She moved in with a partner, John, and had two more children. They remained together for a few stormy years. She continued: "Then everything started going wrong. I caught him taking drugs; he had a syringe sticking in his arm - heroin. When I asked him about it, he told me to shut my mouth. One day, I found the home smelling with glue which John and a friend had been sniffing. I was going out of my head with worry. I was so fed up that I ran away with the kids to another city.

"The police took us to the homeless unit and the council gave us tickets back to Glasgow. Back in Glasgow, the housing department refused to rehouse me, as they said I had made myself intentionally homeless, and [said] that I would have to stay on the streets for a year.

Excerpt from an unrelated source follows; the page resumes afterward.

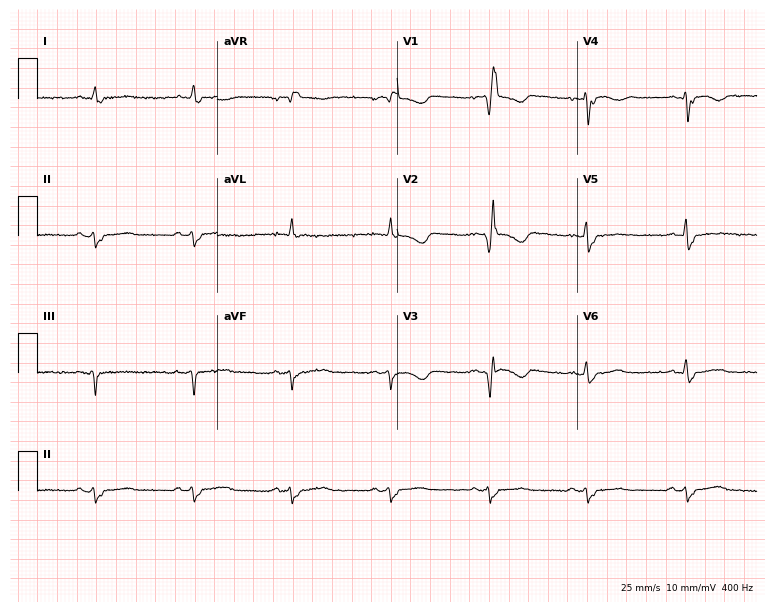
ECG — an 87-year-old male. Findings include right bundle branch block.

"I went to stay with another girlfriend in Easterhouse. She had a boyfriend and a baby, and it was only a two-bedroomed flat. I ended up going to the homeless unit. I was then moved to another flat. I did not stay long, because something happened to one of my daughters. I asked a neighbour to watch the two girls while I went to the shops. When I got back, my oldest daughter was very upset. She went into the toilet and started screaming. She was saturated with blood. She told me that one of the neighbours had put himself on top of her and done something down below. He then threatened her with a knife.

"I called the police. They took us to the police station and we were there for hours. Then to hospital. Later, I was told that if I did not move out, our place would get petrol-bombed. I phoned the police and the authorities took us to the homeless unit.

"As there were no witnesses, the man was not prosecuted, but my daughter had to have 16 sessions of counselling, and the counsellor said that she had been sexually abused.

"It was terrible in the homeless unit. The children didn't know if they were coming or going. They put us into just one basement room, with a fire with one bar. I was always telling the children to keep the noise down. They had to change schools again. We had to be out for meals, eating bags of chips, sitting in laundrettes. Alistair started being cheeky to me and running away. I felt I could not control him.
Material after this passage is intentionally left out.